We jump out of the cab just as the plane taxis up and prepare for an hour-long wait as our friends clear Bahamian Customs. Trying to compose ourselves we peek into the customs hall (the size of a small living room) only to see our former neighbors, and long time friends Paul and Irene Ballew walk through the door. We quickly assume our "laid back in Paradise pose" and welcome them to the Abacos. For someone from Seattle I'm sure they are just happy it isn't raining.

Paul and Irene land in Paradise.
Paulette is still waiting so we pile into the cab, exchange a years worth of news, and amazingly make it back to catch the 4:00 pm ferry to Hope Town. While they have traveled extensively, Paul and Irene are swivel-necked as the ferry passes by drop-dead waterfront homes and picturesque islands and reefs.

Hope Town Inn and Marina.
The entrance to Hope Town is especially interesting as the channel narrows down to almost nothing and then does a dog leg right and left to enter the hidden harbor, once a favorite haunt for pirates. The ferry drops us off at the Hope Town Inn and Marina and rather than rush down to the boat we stop at the beautiful outdoor bar/pool to have a drink and relax.

Outdoor lunch in Hope Town is radically different than an outdoor lunch in Seattle in January.
Thanks to our orders of a locally invented drink, the Goombay Smash (1 oz. dark rum, 1 oz. coconut rum, 1/4 oz. apricot brandy, 2 oz. pineapple juice, and 2 oz. orange juice . . . and remember, rum is cheaper hear than water), we are feeling no pain, or our tongues for that matter, after a few drinks. To acclimate them we also order an appetizer of conch fritters, a first time food treat for the Ballews (tastes just like chicken).
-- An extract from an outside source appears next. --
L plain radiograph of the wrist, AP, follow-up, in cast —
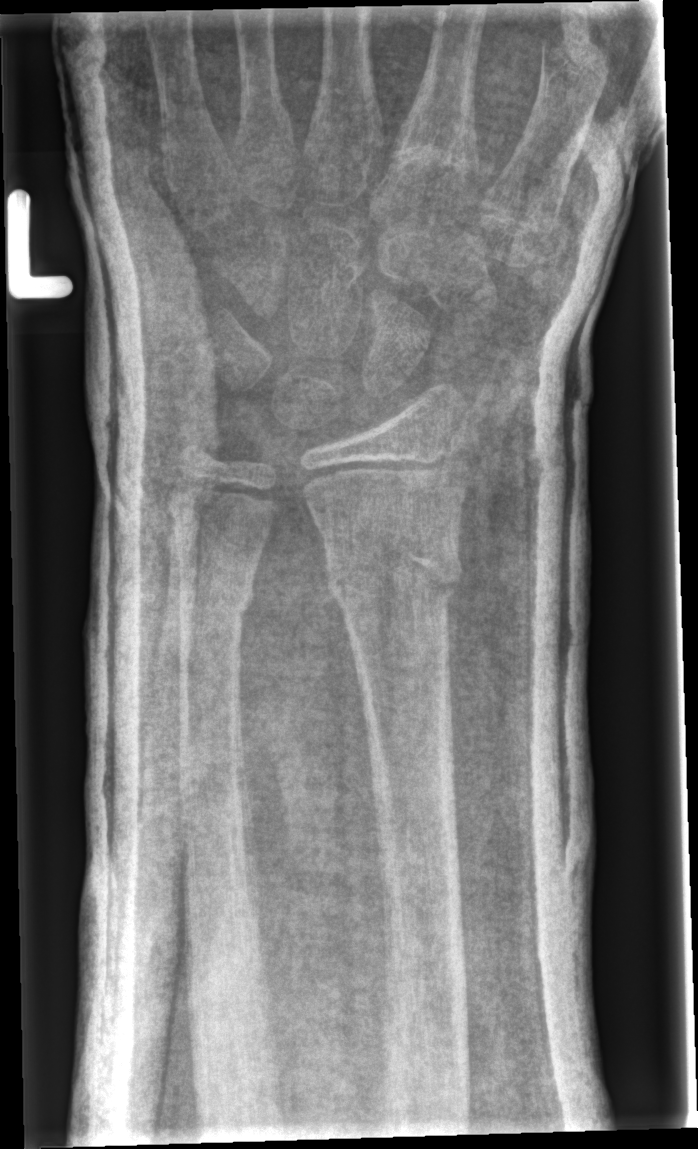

After a short walk down to the dock we introduced them to their new closet, err guest berth, for the next week. A tradition when guests arrive on a cruising sailboat is the giving of gifts, in this case six fan belts for the engine and genset, one Balmar electronic regulator, six cruising guides to the Windward/Leeward islands, and three large cans of WSU Cougar Gold cheese. Now Paul knows why I urged him to "pack light and leave a little extra room in your bag." It's not true that cruisers refer to arriving guests as "my parts delivery service."

Meryl prepared a great mixed salad and Paul and I experimented with blowing ourselves up as we tried to keep the BBQ lit in the 10-knot wind while cooking steaks. After a great dinner in the cockpit (the temp actually dropped down to 75 degrees) we retired to the saloon to get caught up on our lives, careers, kids, and especially, grand kids.

What a great evening with great friends.